By Trish White
Editorial note: Trish originally wrote this story for CDH (where I am persona non grata for speaking true) and she wished to share it with all of you, so any references are to the CDH page and nothing else here.
My post is directed to the ‘the mature Crossdresser’. In one of the sites I joined I read a lot of the posts, comments, and bios of a lot of the girls on this particular site and there was one unifying theme coming from mature CD’s. That theme was, in almost all cases, the increasingly strong desire to dress and dress often. And that is what I am finding in my own journey as I tip toe into my 70’s. I honestly don’t know the reason for sure. In my case is it trying to make up for the years Trish was denied? Or maybe it’s coming to terms with the fact that our own mortality is getting closer and we better get in as much femme time as possible? Or our drop in testosterone levels and increase in estrogen? Or a combination of all of these?
When I was in my late teens I started dressing as Trish and going out on a fairly regular basis. My job had me going to Vancouver twice a month. On those occasions I would travel to Vancouver dressed as Trish. Then undress and change clothes at a rest stop. Then off to the site, take care of business, redress as Trish and drive back home. On the occasions I had overnighters, which were my favourites, I would dress as Trish in the hotel and then go out shopping, site seeing and later a drink or two at a bar. I was lucky that I passed easily as a girl and never had any issues. This went on into my mid 40’s.
Then when our two boys started participating in competitive sports it severely curtailed my ability to dress for over 15 years. There was hockey in the winter and Lacrosse in the summer so my feminine indulgences were reduced to occasionally shaving my legs and wearing feminine undergarments. Additionally, my prolonged hiatus from dressing was accompanied with a lot weight gain. Which meant none of my gorgeous wardrobe would fit anymore. Since nothing fit it was all given to charity. The one and only purge in my life. Since that time our boys have grown and I lost 68 lbs. and worked hard at getting back into Trish shape. Then I rebuilt my wardrobe which put my old purged one to shame.
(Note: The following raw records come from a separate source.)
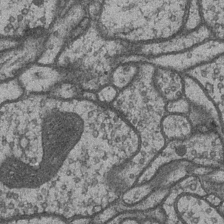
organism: Drosophila
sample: Optic medulla
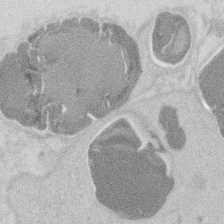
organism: Mouse
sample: T cell stromal cell synapse
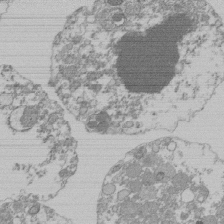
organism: Mouse
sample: Activated Pmel transgenic CD8+ T Cells
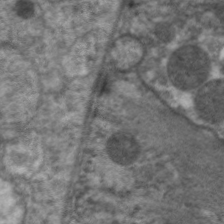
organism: C. elegans
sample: Pharynx
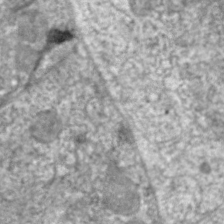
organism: C. elegans
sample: Pharynx
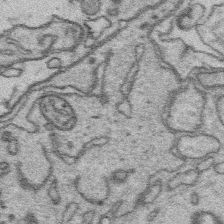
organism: Platynereis dumerilii
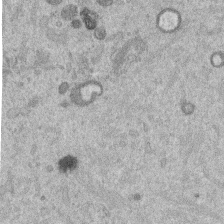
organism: Mouse
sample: Dividing mouse embryo 1 cell stage
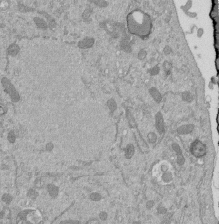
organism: Mouse
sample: ED-1 cell nuclei; centrioles
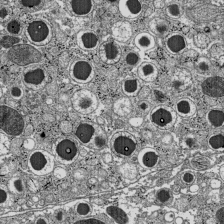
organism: C57BL Mouse
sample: Pancreatic islet
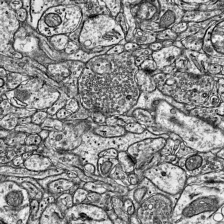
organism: Mouse
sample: Visual Cortex
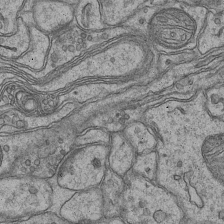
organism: Mouse
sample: CA1 Hippocampus
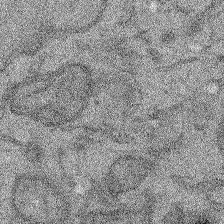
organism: Human
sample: HeLa cells
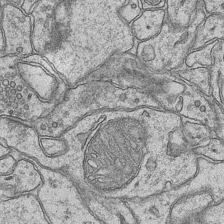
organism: Mouse
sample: CA1 Hippocampus
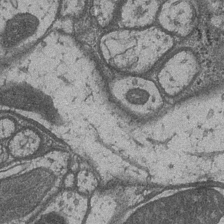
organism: Drosophila
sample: Optic medulla
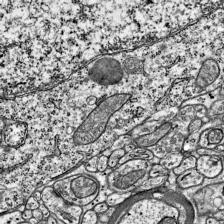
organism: Mouse
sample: Visual Cortex
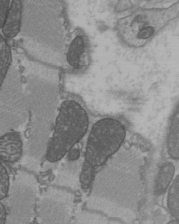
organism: C57BL Mouse
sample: Heart
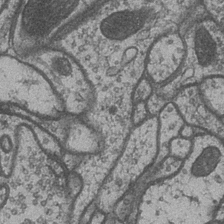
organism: Drosophila
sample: Optic medulla
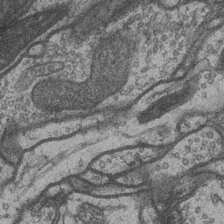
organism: Drosophila
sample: Optic medulla
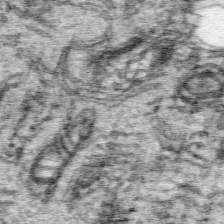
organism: Human
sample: HeLa cells
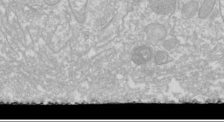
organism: Drosophila
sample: Cell division; meiosis; drosophila spermatocytes
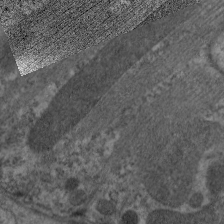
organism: C. elegans
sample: Pharynx
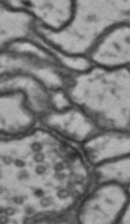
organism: Drosophila
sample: Brain
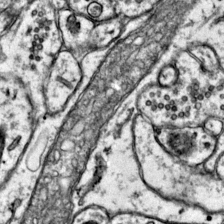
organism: Mouse
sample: Primary visual cortex
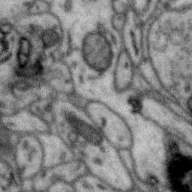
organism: Zebra finch
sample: Brain
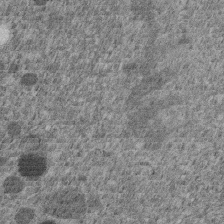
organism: C. elegans
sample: C. elegans embryo early stage
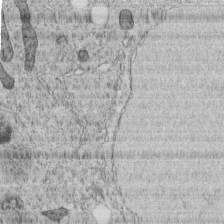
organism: C. elegans
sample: C. elegans embryo early stage
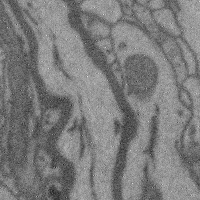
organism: Mouse
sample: Cerebral cortex
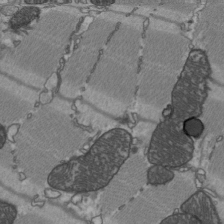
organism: C57BL Mouse
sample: Heart
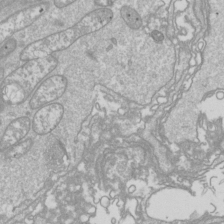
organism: Drosophila
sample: Cell division; meiosis; drosophila spermatocytes
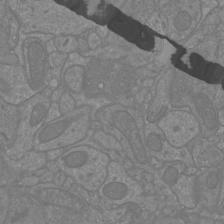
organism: Mouse
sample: Cortical neurons
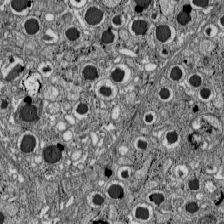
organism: C57BL Mouse
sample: Pancreatic islet
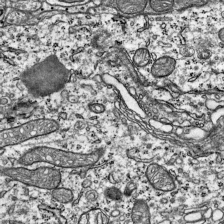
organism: Mouse
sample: Visual Cortex
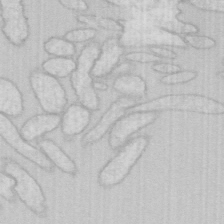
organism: Human
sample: HeLa cells
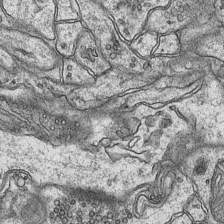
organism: Mouse
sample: CA1 Hippocampus
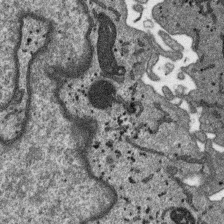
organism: Human
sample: Lung epithelial cells infected with SARS-CoV-2
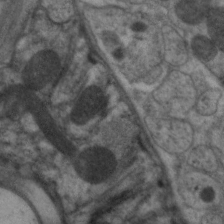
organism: C. elegans
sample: Pharynx
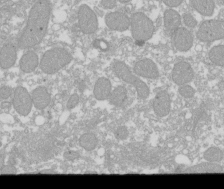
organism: Xenopus
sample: Cilia; centrioles in frog embryo cells
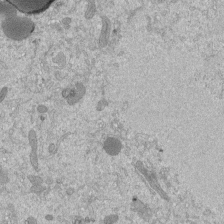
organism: Mouse
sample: ED-1 cell nuclei; centrioles
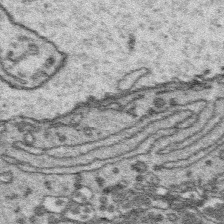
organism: Platynereis dumerilii
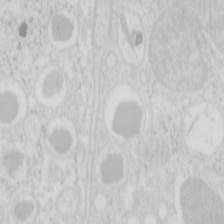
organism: Mouse
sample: Pancreas
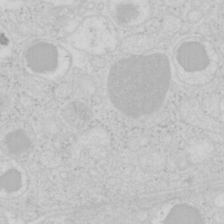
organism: Mouse
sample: Pancreas
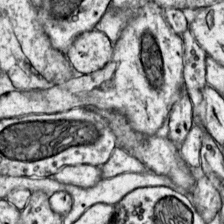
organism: Mouse
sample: Primary visual cortex
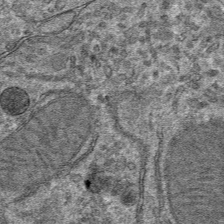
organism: Mouse
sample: Mouse hepatocytes
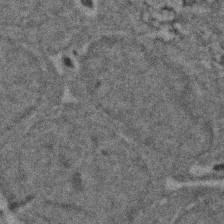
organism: Zebrafish
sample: Zebrafish embryo
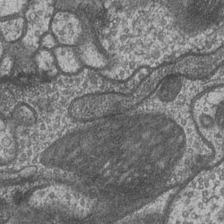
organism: Drosophila
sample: Optic medulla
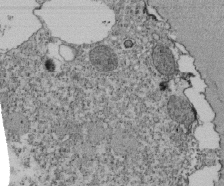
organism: Tetrahymena
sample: Cilia in tetrahymena
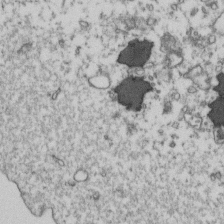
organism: Human
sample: Activated Jurkat CD4+ T cells
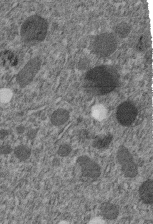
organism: C. elegans
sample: C. elegans embryo early stage
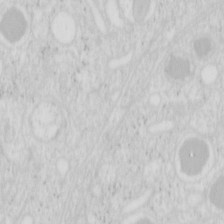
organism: Mouse
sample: Pancreas
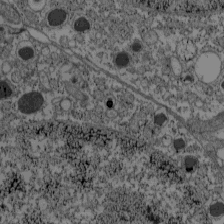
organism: C57BL Mouse
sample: Pancreatic islet
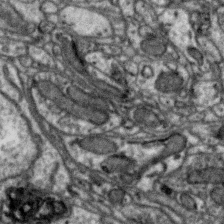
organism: Zebra finch
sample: Brain
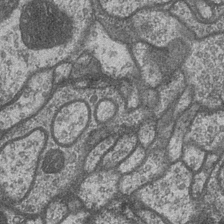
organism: Drosophila
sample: Optic medulla
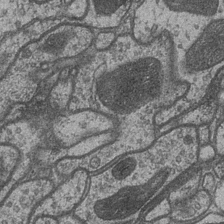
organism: Drosophila
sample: Optic medulla
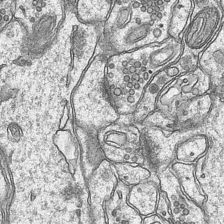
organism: Mouse
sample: CA1 Hippocampus
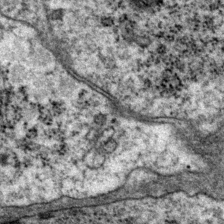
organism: P. pacificus
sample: Pharynx
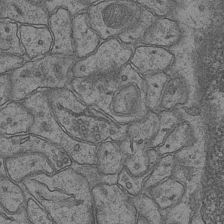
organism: Mouse
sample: CA1 Hippocampus
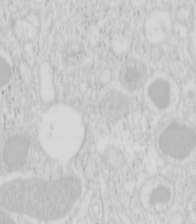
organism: Mouse
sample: Pancreas
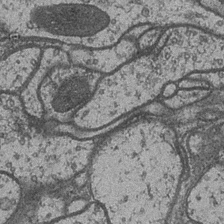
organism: Drosophila
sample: Optic medulla
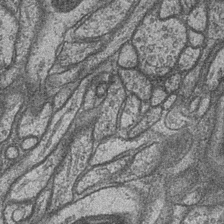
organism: Drosophila
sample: Optic medulla
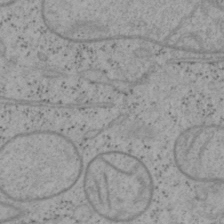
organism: Human
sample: HeLa cells
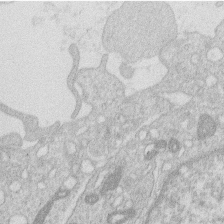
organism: Human
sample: Macrophage cells
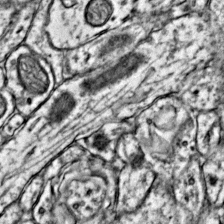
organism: Mouse
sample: Primary visual cortex
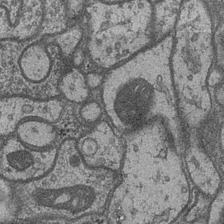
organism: Drosophila
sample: Optic medulla
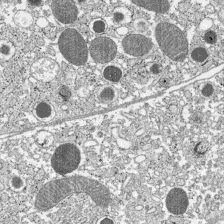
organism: C57BL Mouse
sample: Pancreatic islet
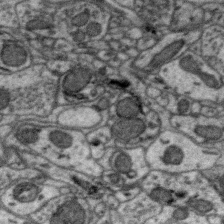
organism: Zebra finch
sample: Brain
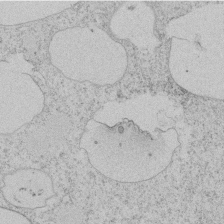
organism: Tetrahymena
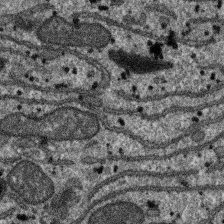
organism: Human
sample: Lung epithelial cells infected with SARS-CoV-2
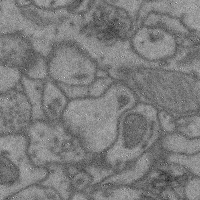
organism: Mouse
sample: Cerebral cortex
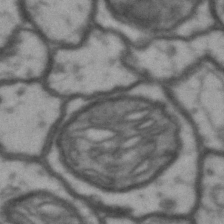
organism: Drosophila
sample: Brain
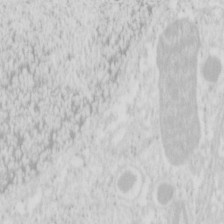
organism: Mouse
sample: Pancreas
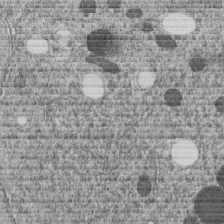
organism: C. elegans
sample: C. elegans embryo early stage
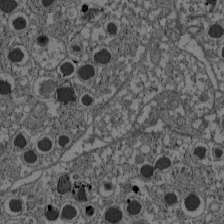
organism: C57BL Mouse
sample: Pancreatic islet
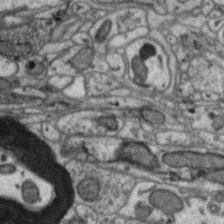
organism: Zebra finch
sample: Brain
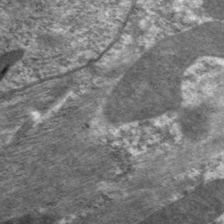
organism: C. elegans
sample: Pharynx
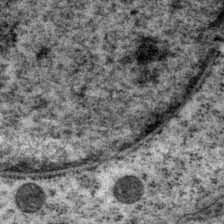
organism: P. pacificus
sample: Pharynx
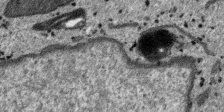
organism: Human
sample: Lung epithelial cells, uninfected (mock) control
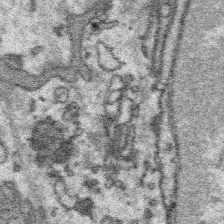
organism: Platynereis dumerilii
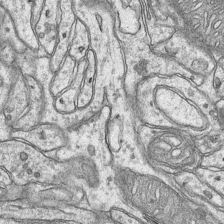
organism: Mouse
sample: CA1 Hippocampus
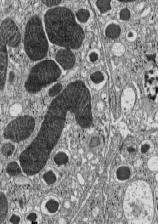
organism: C57BL Mouse
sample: Pancreatic islet
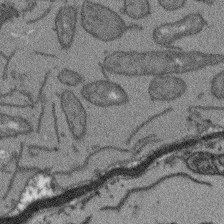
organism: Arabidopsis thaliana
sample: Root tip
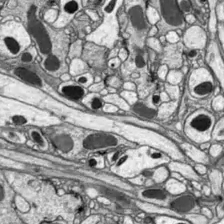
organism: Drosophila
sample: Optic lobe
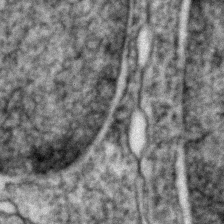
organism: Zebrafish
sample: Zebrafish embryo
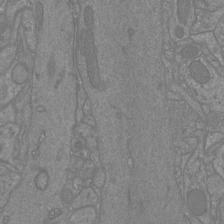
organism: Mouse
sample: Cortical neurons
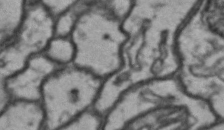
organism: Drosophila
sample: Brain
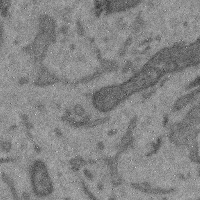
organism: Mouse
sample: Cerebral cortex
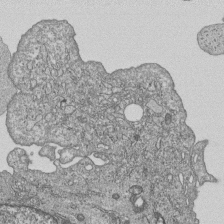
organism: Human
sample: MDA-MB-231 cells
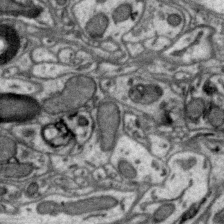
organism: Zebra finch
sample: Brain
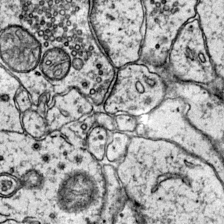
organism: Mouse
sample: Primary visual cortex
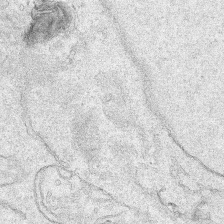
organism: Human
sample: Mitochondria in HCT116 cells
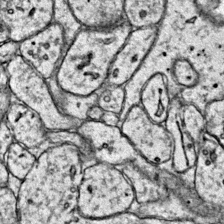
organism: Mouse
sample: Primary visual cortex
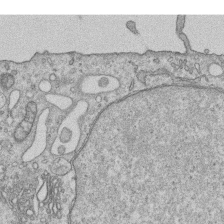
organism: Human
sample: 1205lu cells
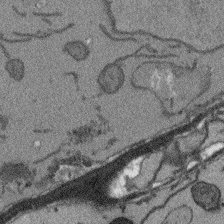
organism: Arabidopsis thaliana
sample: Root tip
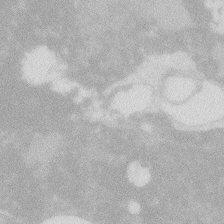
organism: Zebrafish
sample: Macrophage

At this stage in my life I even considered trying female hormones, something I never would have considered in my younger days. I wasn’t thinking of transitioning as much as with aging, I wanted softer skin, less hair growth and a more girlish figure. Ultimately I decided against it because of the increased risk of stroke or heart failure, both of which increase with age. Another thing I found in what I read in the various posts was our reluctance to go out in public as our female selves fades considerably as we get older. We no longer care about what people may or may not think. We’re more concerned about doing what make us happy and whole.
So my question is, have any of the girls out there experienced any of this, has the desire to dress increased with age and if so why? Or has the desire to dress remain unchanged by ‘maturity’. Let me know girls, I am very curious about your feelings and look forward to your comments.